Damit Landwirte überhaupt Direktzahlungen bekommen, müssen sie diverse Mindestanforderungen erfüllen. Der Betrieb muss beispielsweise mindestens 0,25 einer Standardarbeitskraft ausweisen, für Bauern gilt eine Altersgrenze von 65 Jahren, und sie müssen mindestens einen landwirtschaftlichen Nebenerwerbskurs, der etwas mehr als ein Jahr dauert, als Ausbildung ausweisen können.

53'232 Landwirtschaftsbetriebe gab es 2015 in der Schweiz. Wie viel die einzelnen Betriebe erhalten, ist nicht öffentlich. Durchschnittswerte haben wenig Aussagekraft, weil die Streuung sehr gross ist.

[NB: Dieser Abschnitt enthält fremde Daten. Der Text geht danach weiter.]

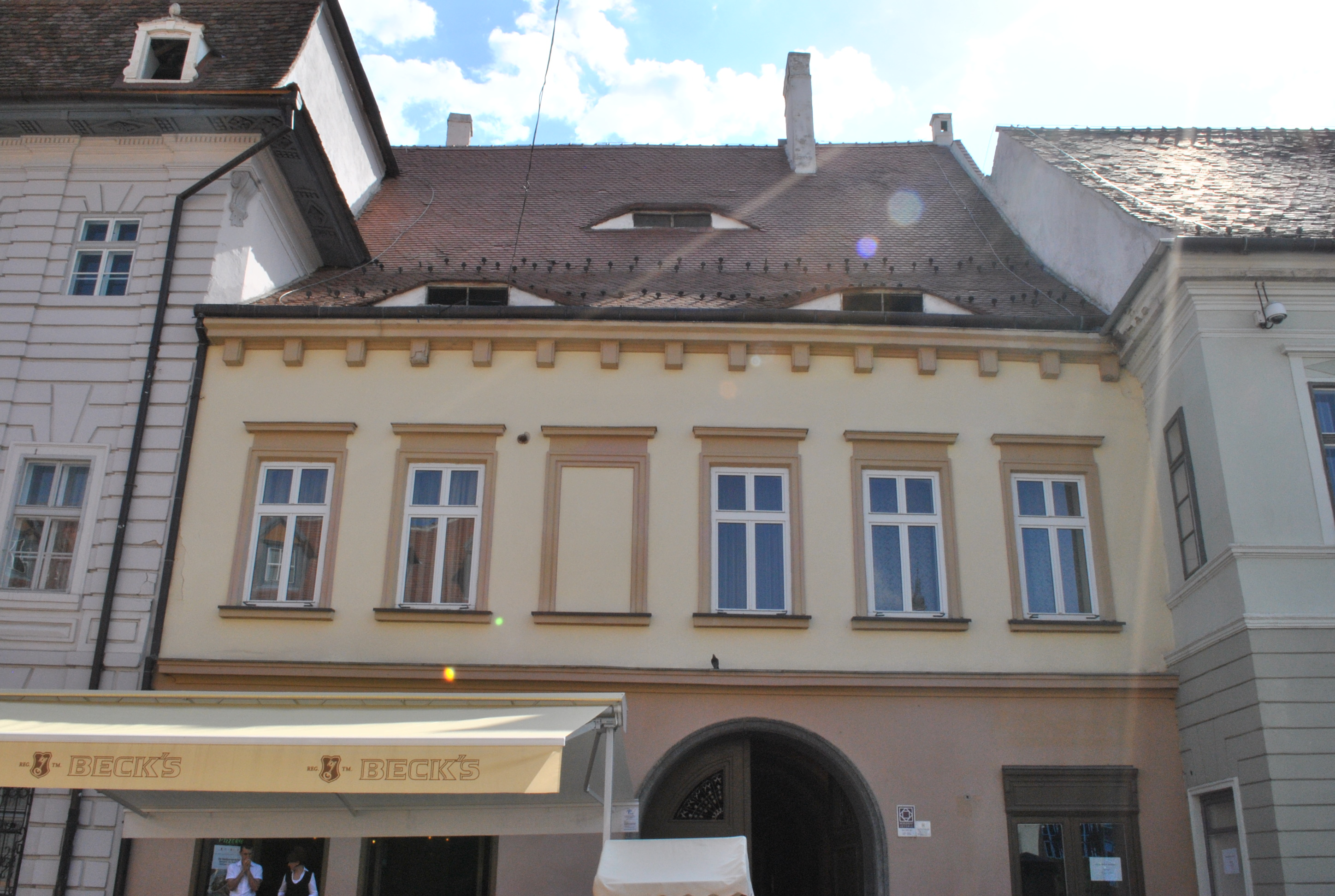 Casă, sec. XVIII,1885 - 1899

Im Kanton Zürich etwa haben 2014 von 3065 Betrieben 707 weniger als 25'000 Franken erhalten, dafür 229 über 100'000. Bauernpräsident Ritter bekommt laut eigenen Angaben im «SonntagsBlick» 85'018.05 Franken für seine 28 Hektaren Kulturland im Berggebiet.

Wenn sich heute die WAK mit den Subventionen für die Bauern befasst, wird es nur darum gehen, wie viel Geld sie bekommen sollen. Die Art und Weise, wie das Geld verteilt wird, bleibt vorerst wohl unverändert. Erst ab 2019, wenn die nächste Vierjahresperiode in die Vernehmlassung geht, könnten neue Reformen zustande kommen.